Walton, 643 F.3d at 1001 (citing cases from Third, Fifth, and Ninth Circuits) (emphasis added).

Not in the Fourth Circuit.  In Johnson, the court first found fraudulent joinder on the basis of FCC preemption, and then found that the plaintiffs had not stated a claim against the remaining, diverse defendants – both on the exact same preemption rationale. Thus, the “common defense exception” that holds sway in some circuits, plainly does not exist in the Fourth Circuit. At minimum, there’s now a circuit split, which might be a reason for the United States Supreme Court to review the issue.

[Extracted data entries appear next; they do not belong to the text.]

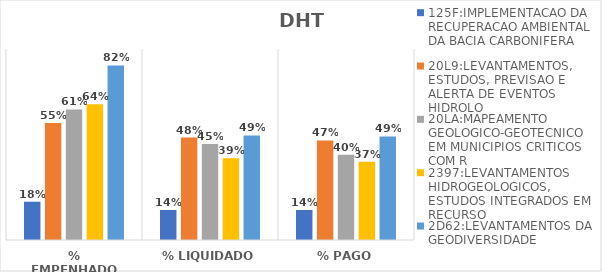
| Category | 125F:IMPLEMENTACAO DA RECUPERACAO AMBIENTAL DA BACIA CARBONIFERA | 20L9:LEVANTAMENTOS, ESTUDOS, PREVISAO E ALERTA DE EVENTOS HIDROLO | 20LA:MAPEAMENTO GEOLOGICO-GEOTECNICO EM MUNICIPIOS CRITICOS COM R | 2397:LEVANTAMENTOS HIDROGEOLOGICOS, ESTUDOS INTEGRADOS EM RECURSO | 2D62:LEVANTAMENTOS DA GEODIVERSIDADE |
|---|---|---|---|---|---|
| % EMPENHADO | 0.18 | 0.552 | 0.615 | 0.639 | 0.823 |
| % LIQUIDADO | 0.142 | 0.483 | 0.452 | 0.385 | 0.493 |
| % PAGO | 0.141 | 0.469 | 0.402 | 0.368 | 0.488 |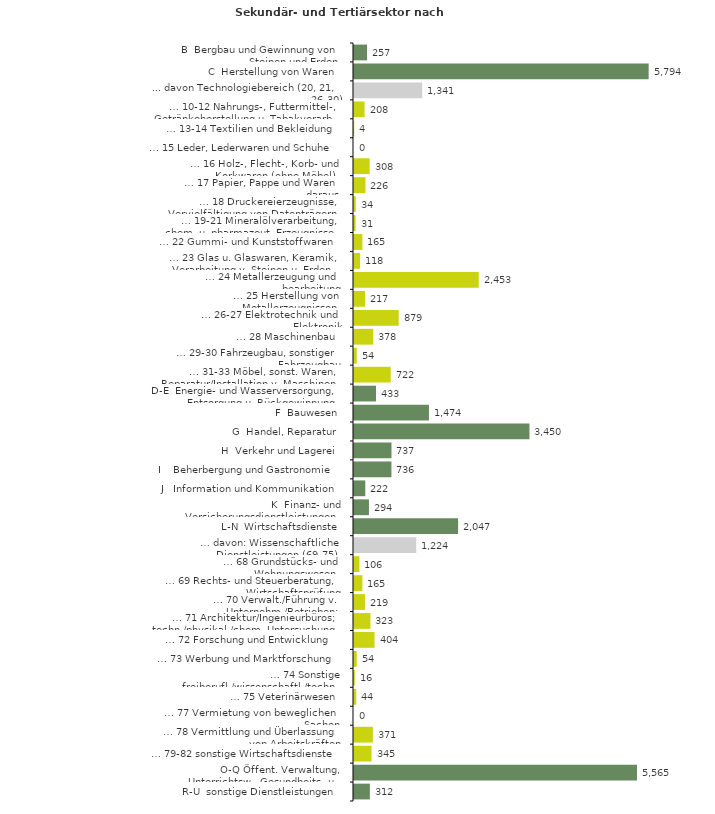
| Category | Series 0 |
|---|---|
| B  Bergbau und Gewinnung von Steinen und Erden | 257 |
| C  Herstellung von Waren | 5794 |
| ... davon Technologiebereich (20, 21, 26-30) | 1341 |
| … 10-12 Nahrungs-, Futtermittel-, Getränkeherstellung u. Tabakverarb. | 208 |
| … 13-14 Textilien und Bekleidung | 4 |
| … 15 Leder, Lederwaren und Schuhe | 0 |
| … 16 Holz-, Flecht-, Korb- und Korkwaren (ohne Möbel)  | 308 |
| … 17 Papier, Pappe und Waren daraus  | 226 |
| … 18 Druckereierzeugnisse, Vervielfältigung von Datenträgern | 34 |
| … 19-21 Mineralölverarbeitung, chem. u. pharmazeut. Erzeugnisse | 31 |
| … 22 Gummi- und Kunststoffwaren | 165 |
| … 23 Glas u. Glaswaren, Keramik, Verarbeitung v. Steinen u. Erden  | 118 |
| … 24 Metallerzeugung und -bearbeitung | 2453 |
| … 25 Herstellung von Metallerzeugnissen  | 217 |
| … 26-27 Elektrotechnik und Elektronik | 879 |
| … 28 Maschinenbau | 378 |
| … 29-30 Fahrzeugbau, sonstiger Fahrzeugbau | 54 |
| … 31-33 Möbel, sonst. Waren, Reparatur/Installation v. Maschinen | 722 |
| D-E  Energie- und Wasserversorgung, Entsorgung u. Rückgewinnung | 433 |
| F  Bauwesen | 1474 |
| G  Handel, Reparatur | 3450 |
| H  Verkehr und Lagerei | 737 |
| I    Beherbergung und Gastronomie | 736 |
| J   Information und Kommunikation | 222 |
| K  Finanz- und Versicherungsdienstleistungen | 294 |
| L-N  Wirtschaftsdienste | 2047 |
| … davon: Wissenschaftliche Dienstleistungen (69-75) | 1224 |
| … 68 Grundstücks- und Wohnungswesen  | 106 |
| … 69 Rechts- und Steuerberatung, Wirtschaftsprüfung | 165 |
| … 70 Verwalt./Führung v. Unternehm./Betrieben; Unternehmensberat. | 219 |
| … 71 Architektur/Ingenieurbüros; techn./physikal./chem. Untersuchung | 323 |
| … 72 Forschung und Entwicklung  | 404 |
| … 73 Werbung und Marktforschung | 54 |
| … 74 Sonstige freiberufl./wissenschaftl./techn. Tätigkeiten | 16 |
| … 75 Veterinärwesen | 44 |
| … 77 Vermietung von beweglichen Sachen  | 0 |
| … 78 Vermittlung und Überlassung von Arbeitskräften | 371 |
| … 79-82 sonstige Wirtschaftsdienste | 345 |
| O-Q Öffent. Verwaltung, Unterrichtsw., Gesundheits- u. Sozialwesen | 5565 |
| R-U  sonstige Dienstleistungen | 312 |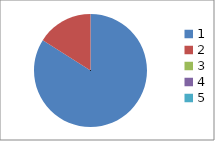
| Category | Series 0 |
|---|---|
| 0 | 0.84 |
| 1 | 0.16 |
| 2 | 0 |
| 3 | 0 |
| 4 | 0 |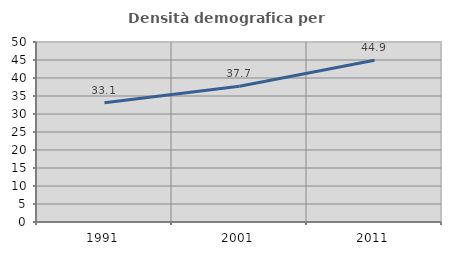
| Category | Densità demografica |
|---|---|
| 1991.0 | 33.118 |
| 2001.0 | 37.682 |
| 2011.0 | 44.944 |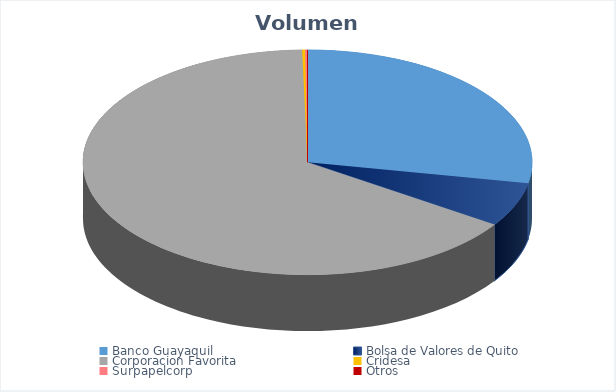
| Category | VOLUMEN ($USD) |
|---|---|
| Banco Guayaquil | 70500 |
| Bolsa de Valores de Quito | 16050 |
| Corporacion Favorita | 164446.45 |
| Cridesa | 522.75 |
| Surpapelcorp | 382.5 |
| Otros | 52.8 |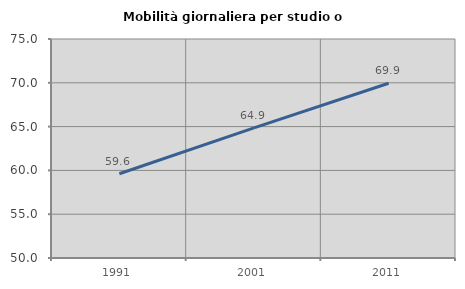
| Category | Mobilità giornaliera per studio o lavoro |
|---|---|
| 1991.0 | 59.614 |
| 2001.0 | 64.86 |
| 2011.0 | 69.95 |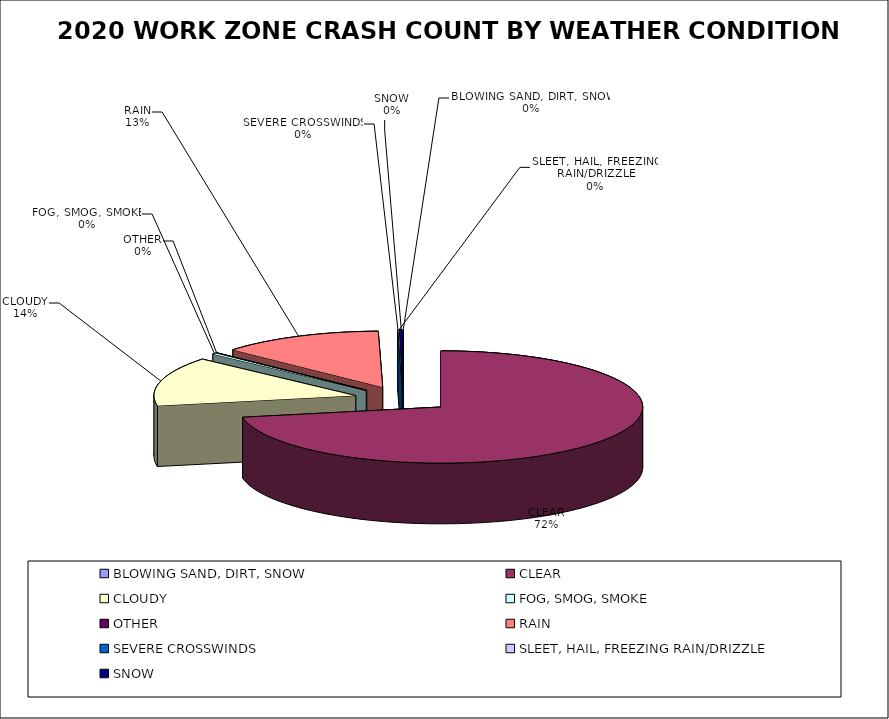
| Category | Series 0 | Series 1 |
|---|---|---|
| BLOWING SAND, DIRT, SNOW | 0 | 0 |
| CLEAR | 4283 | 0.721 |
| CLOUDY | 842 | 0.142 |
| FOG, SMOG, SMOKE | 23 | 0.004 |
| OTHER | 2 | 0 |
| RAIN | 771 | 0.13 |
| SEVERE CROSSWINDS | 3 | 0.001 |
| SLEET, HAIL, FREEZING RAIN/DRIZZLE | 4 | 0.001 |
| SNOW | 14 | 0.002 |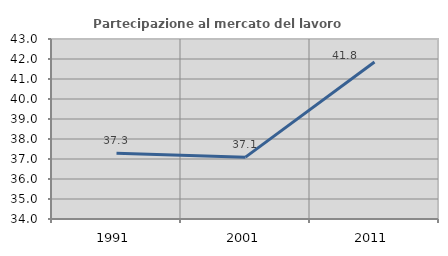
| Category | Partecipazione al mercato del lavoro  femminile |
|---|---|
| 1991.0 | 37.292 |
| 2001.0 | 37.093 |
| 2011.0 | 41.849 |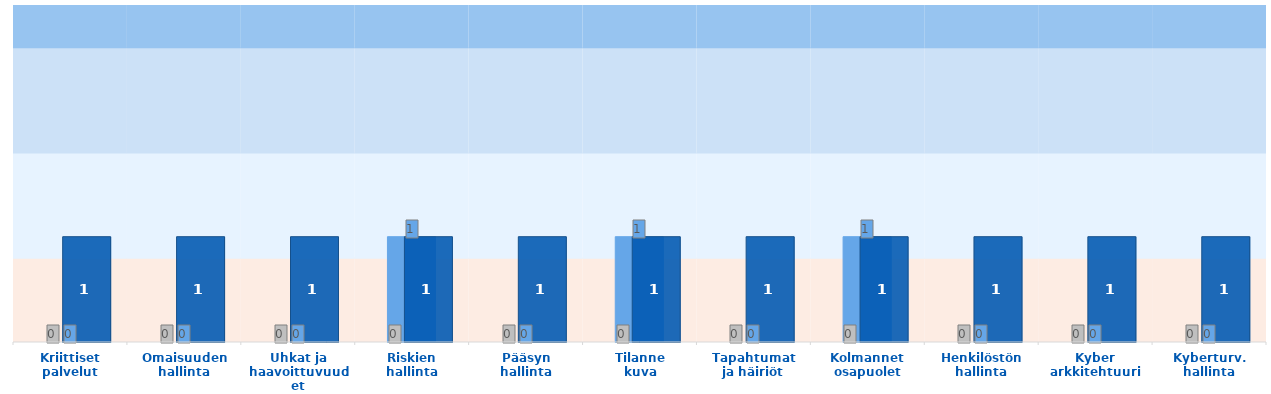
| Category | MIL0 | MIL1 | MIl2 | MIL3 |
|---|---|---|---|---|
| Kriittiset
palvelut | 0.8 | 1 | 1 | 0.5 |
| Omaisuuden
hallinta | 0.8 | 1 | 1 | 0.5 |
| Uhkat ja
haavoittuvuudet | 0.8 | 1 | 1 | 0.5 |
| Riskien
hallinta | 0.8 | 1 | 1 | 0.5 |
| Pääsyn
hallinta | 0.8 | 1 | 1 | 0.5 |
| Tilanne
kuva | 0.8 | 1 | 1 | 0.5 |
| Tapahtumat
ja häiriöt | 0.8 | 1 | 1 | 0.5 |
| Kolmannet
osapuolet | 0.8 | 1 | 1 | 0.5 |
| Henkilöstön
hallinta | 0.8 | 1 | 1 | 0.5 |
| Kyber
arkkitehtuuri | 0.8 | 1 | 1 | 0.5 |
| Kyberturv.
hallinta | 0.8 | 1 | 1 | 0.5 |

This “common defense exception” to fraudulent joinder can loom large in our drug/device cases.  Both implied generic preemption and express PMA preemption would equally bar claims asserted against the product manufacturer as well as that same product’s often non-diverse distributors.  Fraudulent joinder is a demanding enough standard for defendants as it is; there doesn’t need to be any exception that allows plaintiffs to gain a jurisdictional benefit by bringing blatantly preempted claims against non-diverse defendants.  Federal courts are just as capable of preventing plaintiffs from gaming the system in this way as are state courts.